What the task asks:
Will you output the entries below exactly, skipping every image they contain?

Provided information:
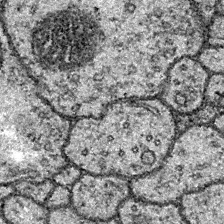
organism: Drosophila
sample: Ventral Nerve Cord
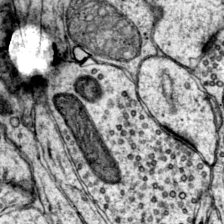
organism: Mouse
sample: Primary visual cortex
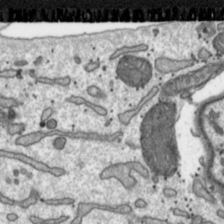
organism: Toxoplasma gondii
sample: Parasites in a vacuole inside a host cell
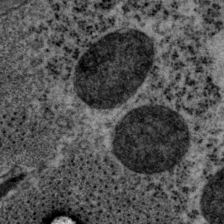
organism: P. pacificus
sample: Pharynx
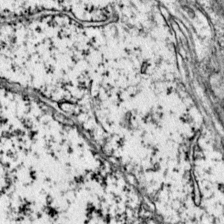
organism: Mouse
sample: Primary visual cortex
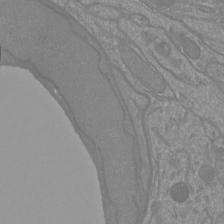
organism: Mouse
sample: Cortical neurons
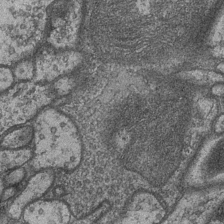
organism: Drosophila
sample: Optic medulla
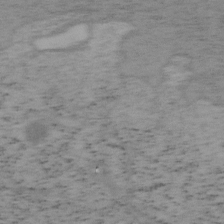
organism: Mouse
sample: OT-I killer T cells with ID8 ovarian cancer cells
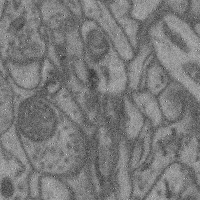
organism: Mouse
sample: Cerebral cortex
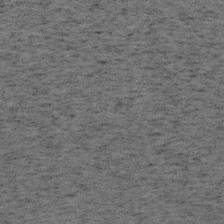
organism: Mouse
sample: OT-I killer T cells with ID8 ovarian cancer cells
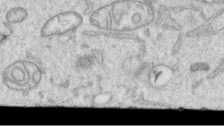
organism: Human
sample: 1205lu cells
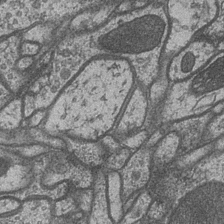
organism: Drosophila
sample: Optic medulla
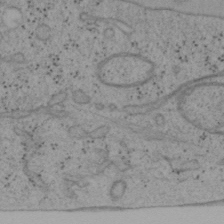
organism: Human
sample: HeLa cells
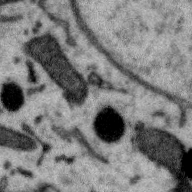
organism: Zebra finch
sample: Brain
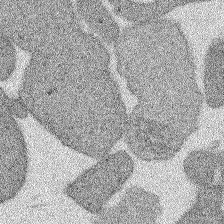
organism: Human
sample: HeLa cells
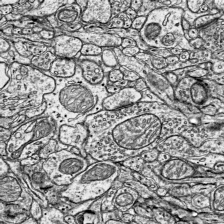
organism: Mouse
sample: Visual Cortex
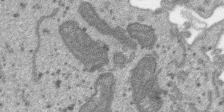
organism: Human
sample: Lung epithelial cells infected with SARS-CoV-2
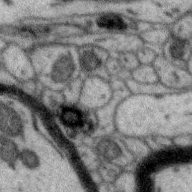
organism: Zebra finch
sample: Brain
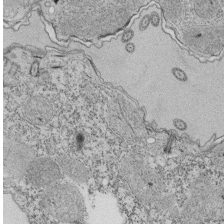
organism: Tetrahymena
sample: Cilia in tetrahymena
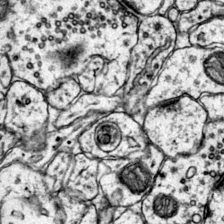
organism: Mouse
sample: Primary visual cortex
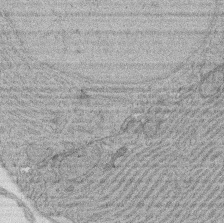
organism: Rat
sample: Salivary granule
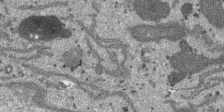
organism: Human
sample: Lung epithelial cells infected with SARS-CoV-2
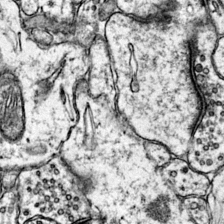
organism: Mouse
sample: Primary visual cortex
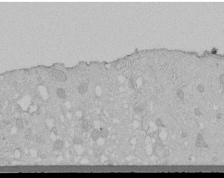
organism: Human
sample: Melanocyte Keratinocyte synapse skin construct
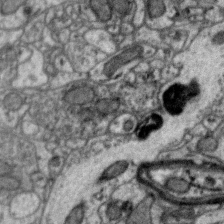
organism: Zebra finch
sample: Brain
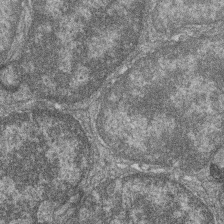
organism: Zebrafish
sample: Cilia; retinal pigment epithelium
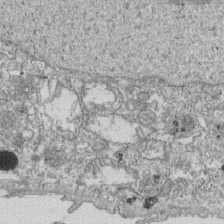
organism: Human
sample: HeLa cell HIV synapse
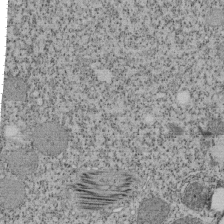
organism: Tetrahymena
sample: Cilia in tetrahymena
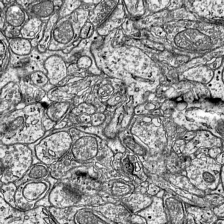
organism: Mouse
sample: Visual Cortex
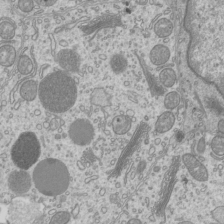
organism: Mouse
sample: Cilia; mouse epididymis
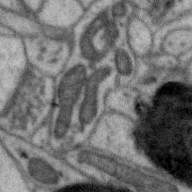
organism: Zebra finch
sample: Brain
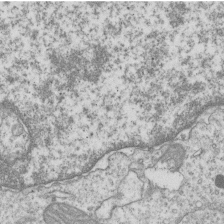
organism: Human
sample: MDA-MB-231 cells
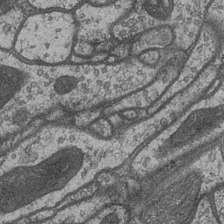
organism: Drosophila
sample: Optic medulla
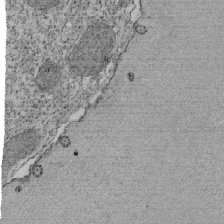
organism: Tetrahymena
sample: Cilia in tetrahymena
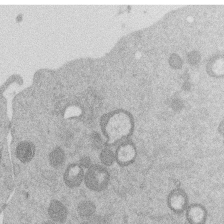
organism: Mouse
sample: Dividing mouse embryo 1 cell stage
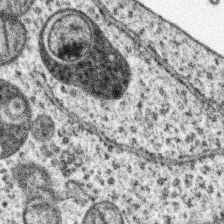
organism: Human
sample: HeLa cells
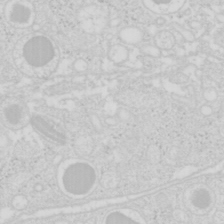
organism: Mouse
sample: Pancreas
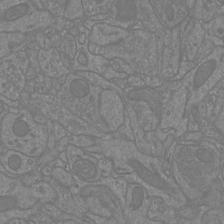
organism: Mouse
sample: Cortical neurons
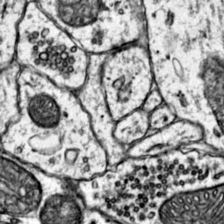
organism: Mouse
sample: Primary visual cortex
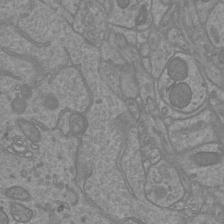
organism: Mouse
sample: Cortical neurons
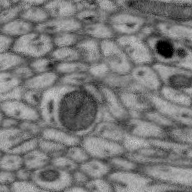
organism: Zebra finch
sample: Brain
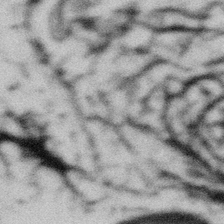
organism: Gemmata obscuriglobus
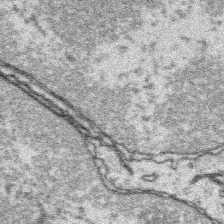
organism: Platynereis dumerilii
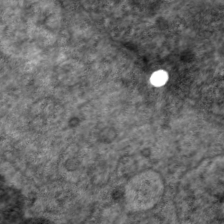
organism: C. elegans
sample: Pharynx
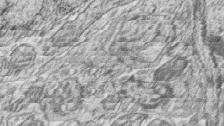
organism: Zebrafish
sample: synaptic ribbons in rod cells and cone cells
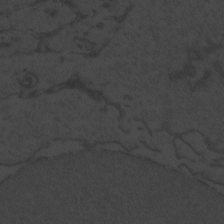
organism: Zebrafish
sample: Macrophage infected with Toxoplasma gondii
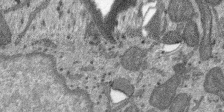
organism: Human
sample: Lung epithelial cells infected with SARS-CoV-2
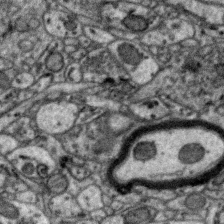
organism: Zebra finch
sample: Brain
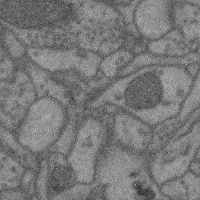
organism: Mouse
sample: Cerebral cortex
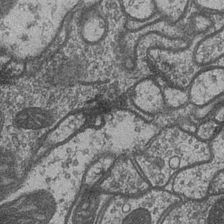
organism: Drosophila
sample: Optic medulla
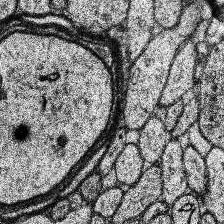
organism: Human
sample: Temporal Lobe
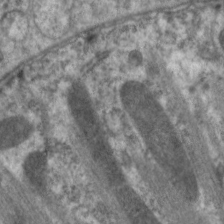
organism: C. elegans
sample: Pharynx
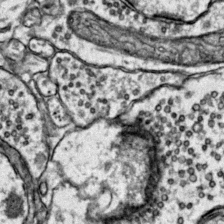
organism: Mouse
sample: Primary visual cortex
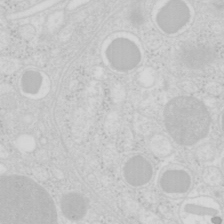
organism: Mouse
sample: Pancreas
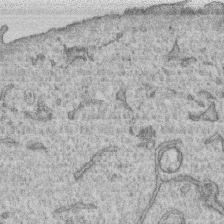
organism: Human
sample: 1205lu cells
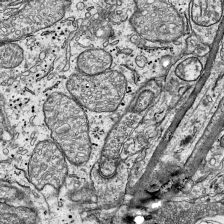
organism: Mouse
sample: Visual Cortex
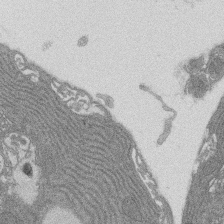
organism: Rat
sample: Salivary granule
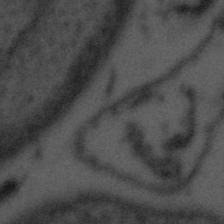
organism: Tuwongella immobilis
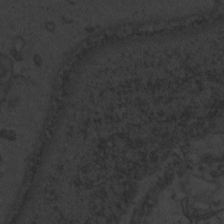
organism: Zebrafish
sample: Macrophage infected with Toxoplasma gondii
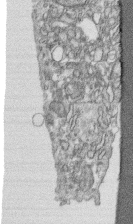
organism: Human
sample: CRL-1474
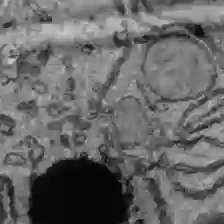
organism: C57BL Mouse
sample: Liver
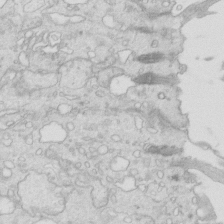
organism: Mouse
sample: Multiciliated cells
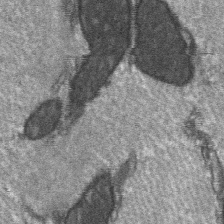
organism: C57BL Mouse
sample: Soleus
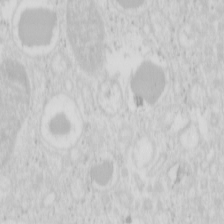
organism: Mouse
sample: Pancreas
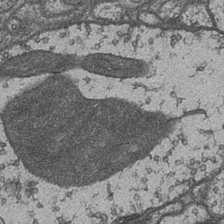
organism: Drosophila
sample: Optic medulla
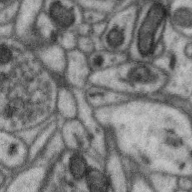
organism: Zebra finch
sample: Brain
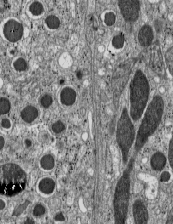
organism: C57BL Mouse
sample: Pancreatic islet
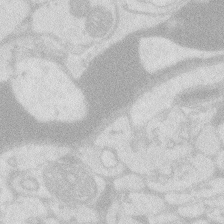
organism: Zebrafish
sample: Macrophage
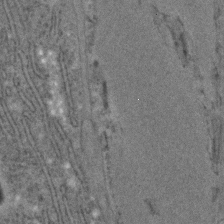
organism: C. elegans
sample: C. elegans embryo
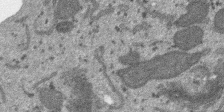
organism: Human
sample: Lung epithelial cells infected with SARS-CoV-2
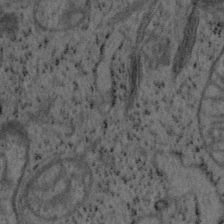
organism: Human
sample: HeLa cells
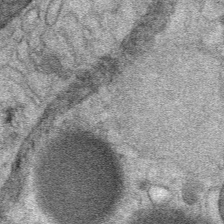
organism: Mouse
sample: Mouse Salivary gland
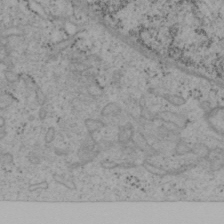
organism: Human
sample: HeLa cells
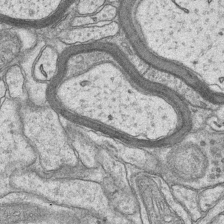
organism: Mouse
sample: CA1 Hippocampus
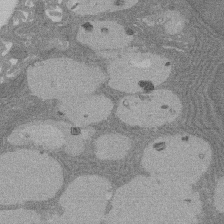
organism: Rat
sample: Salivary granule
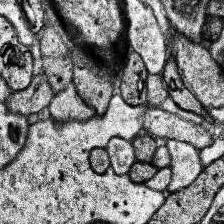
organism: Human
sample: Temporal Lobe
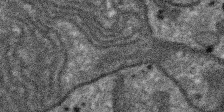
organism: Human
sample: Lung epithelial cells infected with SARS-CoV-2
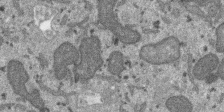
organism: Human
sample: Lung epithelial cells infected with SARS-CoV-2
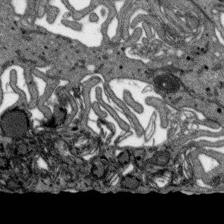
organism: Human
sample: Lung epithelial cells, uninfected (mock) control
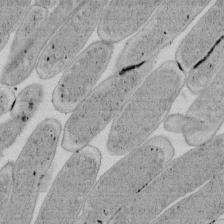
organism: E. coli
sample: Bacterial nucleoid
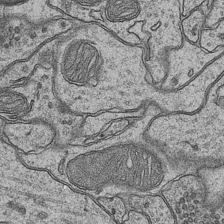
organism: Mouse
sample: CA1 Hippocampus
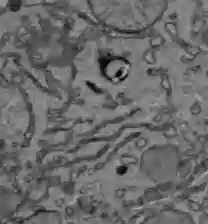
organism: C57BL Mouse
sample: Liver
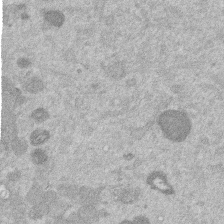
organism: Mouse
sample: Dividing mouse embryo 1 cell stage
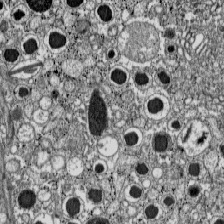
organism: C57BL Mouse
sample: Pancreatic islet
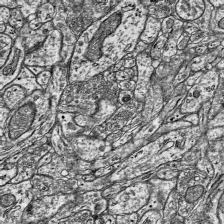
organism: Mouse
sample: Visual Cortex
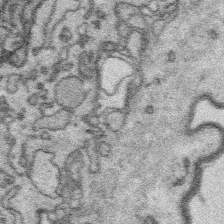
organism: Platynereis dumerilii
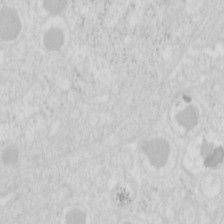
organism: Mouse
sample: Pancreas
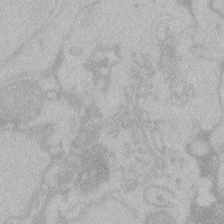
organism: Zebrafish
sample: Macrophage infected with Toxoplasma gondii
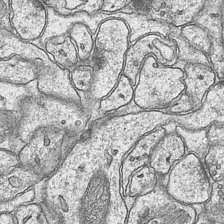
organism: Mouse
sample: CA1 Hippocampus
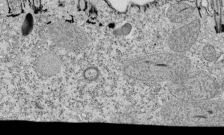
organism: Tetrahymena
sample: Cilia in tetrahymena
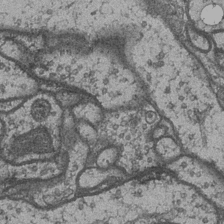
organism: Drosophila
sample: Optic medulla
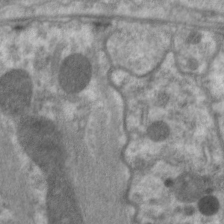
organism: C. elegans
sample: Pharynx
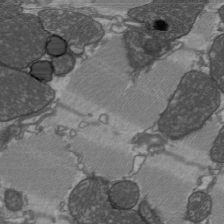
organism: C57BL Mouse
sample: Heart
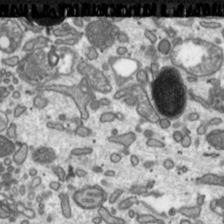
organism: Toxoplasma gondii
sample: Parasites in a vacuole inside a host cell
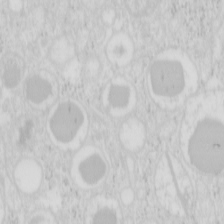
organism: Mouse
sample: Pancreas
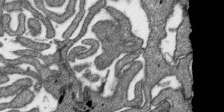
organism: Human
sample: Lung epithelial cells, uninfected (mock) control
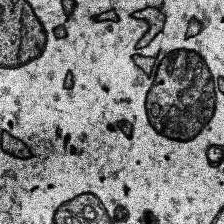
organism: Human
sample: Temporal Lobe
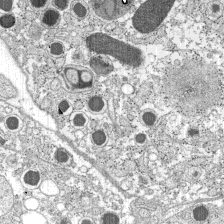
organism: C57BL Mouse
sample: Pancreatic islet
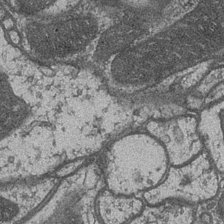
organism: Drosophila
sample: Optic medulla
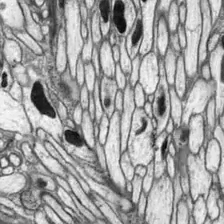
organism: Drosophila
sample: Optic lobe
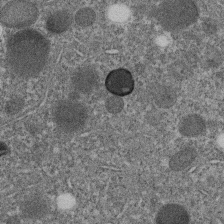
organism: C. elegans
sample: C. elegans embryo early stage
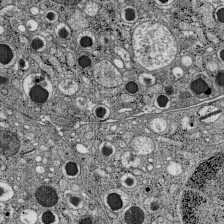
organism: C57BL Mouse
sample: Pancreatic islet
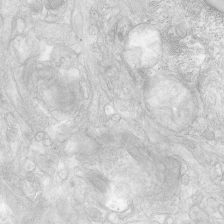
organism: Human
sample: Neocortex
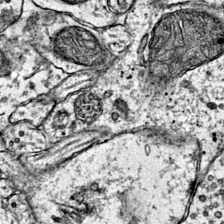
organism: Mouse
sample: Primary visual cortex
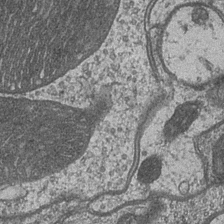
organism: Drosophila
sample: Optic medulla
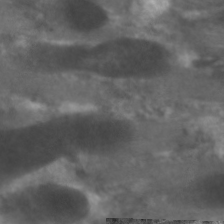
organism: C. elegans
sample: Pharynx
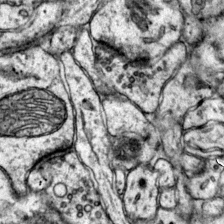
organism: Mouse
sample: Primary visual cortex
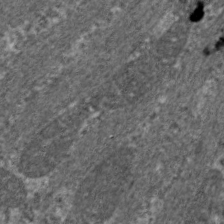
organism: C. elegans
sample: Pharynx
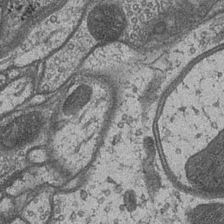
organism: Drosophila
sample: Optic medulla
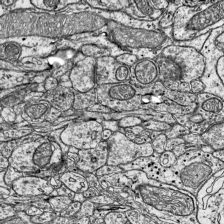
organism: Mouse
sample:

Solution for this exercise:
organism: Drosophila
sample: Ventral Nerve Cord
organism: Mouse
sample: Primary visual cortex
organism: Toxoplasma gondii
sample: Parasites in a vacuole inside a host cell
organism: P. pacificus
sample: Pharynx
organism: Mouse
sample: Primary visual cortex
organism: Mouse
sample: Cortical neurons
organism: Drosophila
sample: Optic medulla
organism: Mouse
sample: OT-I killer T cells with ID8 ovarian cancer cells
organism: Mouse
sample: Cerebral cortex
organism: Mouse
sample: OT-I killer T cells with ID8 ovarian cancer cells
organism: Human
sample: 1205lu cells
organism: Drosophila
sample: Optic medulla
organism: Human
sample: HeLa cells
organism: Zebra finch
sample: Brain
organism: Human
sample: HeLa cells
organism: Mouse
sample: Visual Cortex
organism: Human
sample: Lung epithelial cells infected with SARS-CoV-2
organism: Zebra finch
sample: Brain
organism: Tetrahymena
sample: Cilia in tetrahymena
organism: Mouse
sample: Primary visual cortex
organism: Rat
sample: Salivary granule
organism: Human
sample: Lung epithelial cells infected with SARS-CoV-2
organism: Mouse
sample: Primary visual cortex
organism: Human
sample: Melanocyte Keratinocyte synapse skin construct
organism: Zebra finch
sample: Brain
organism: Zebrafish
sample: Cilia; retinal pigment epithelium
organism: Human
sample: HeLa cell HIV synapse
organism: Tetrahymena
sample: Cilia in tetrahymena
organism: Mouse
sample: Visual Cortex
organism: Mouse
sample: Cilia; mouse epididymis
organism: Zebra finch
sample: Brain
organism: Human
sample: MDA-MB-231 cells
organism: Drosophila
sample: Optic medulla
organism: Tetrahymena
sample: Cilia in tetrahymena
organism: Mouse
sample: Dividing mouse embryo 1 cell stage
organism: Human
sample: HeLa cells
organism: Mouse
sample: Pancreas
organism: Mouse
sample: Cortical neurons
organism: Mouse
sample: Primary visual cortex
organism: Mouse
sample: Cortical neurons
organism: Zebra finch
sample: Brain
organism: Gemmata obscuriglobus
organism: Platynereis dumerilii
organism: C. elegans
sample: Pharynx
organism: Zebrafish
sample: synaptic ribbons in rod cells and cone cells
organism: Zebrafish
sample: Macrophage infected with Toxoplasma gondii
organism: Human
sample: Lung epithelial cells infected with SARS-CoV-2
organism: Zebra finch
sample: Brain
organism: Mouse
sample: Cerebral cortex
organism: Drosophila
sample: Optic medulla
organism: Human
sample: Temporal Lobe
organism: C. elegans
sample: Pharynx
organism: Mouse
sample: Primary visual cortex
organism: Mouse
sample: Pancreas
organism: Human
sample: 1205lu cells
organism: Mouse
sample: Visual Cortex
organism: Rat
sample: Salivary granule
organism: Tuwongella immobilis
organism: Zebrafish
sample: Macrophage infected with Toxoplasma gondii
organism: Human
sample: CRL-1474
organism: C57BL Mouse
sample: Liver
organism: Mouse
sample: Multiciliated cells
organism: C57BL Mouse
sample: Soleus
organism: Mouse
sample: Pancreas
organism: Drosophila
sample: Optic medulla
organism: Zebra finch
sample: Brain
organism: C57BL Mouse
sample: Pancreatic islet
organism: Zebrafish
sample: Macrophage
organism: C. elegans
sample: C. elegans embryo
organism: Human
sample: Lung epithelial cells infected with SARS-CoV-2
organism: Human
sample: HeLa cells
organism: Mouse
sample: Mouse Salivary gland
organism: Human
sample: HeLa cells
organism: Mouse
sample: CA1 Hippocampus
organism: Rat
sample: Salivary granule
organism: Human
sample: Temporal Lobe
organism: Human
sample: Lung epithelial cells infected with SARS-CoV-2
organism: Human
sample: Lung epithelial cells infected with SARS-CoV-2
organism: Human
sample: Lung epithelial cells, uninfected (mock) control
organism: E. coli
sample: Bacterial nucleoid
organism: Mouse
sample: CA1 Hippocampus
organism: C57BL Mouse
sample: Liver
organism: Mouse
sample: Dividing mouse embryo 1 cell stage
organism: C57BL Mouse
sample: Pancreatic islet
organism: Mouse
sample: Visual Cortex
organism: Platynereis dumerilii
organism: Mouse
sample: Pancreas
organism: Zebrafish
sample: Macrophage infected with Toxoplasma gondii
organism: Mouse
sample: CA1 Hippocampus
organism: Tetrahymena
sample: Cilia in tetrahymena
organism: Drosophila
sample: Optic medulla
organism: C. elegans
sample: Pharynx
organism: C57BL Mouse
sample: Heart
organism: Toxoplasma gondii
sample: Parasites in a vacuole inside a host cell
organism: Mouse
sample: Pancreas
organism: Human
sample: Lung epithelial cells, uninfected (mock) control
organism: Human
sample: Temporal Lobe
organism: C57BL Mouse
sample: Pancreatic islet
organism: Drosophila
sample: Optic medulla
organism: Drosophila
sample: Optic lobe
organism: C. elegans
sample: C. elegans embryo early stage
organism: C57BL Mouse
sample: Pancreatic islet
organism: Human
sample: Neocortex
organism: Mouse
sample: Primary visual cortex
organism: Drosophila
sample: Optic medulla
organism: C. elegans
sample: Pharynx
organism: Mouse
sample: Primary visual cortex
organism: C. elegans
sample: Pharynx
organism: Drosophila
sample: Optic medulla
organism: Mouse
sample:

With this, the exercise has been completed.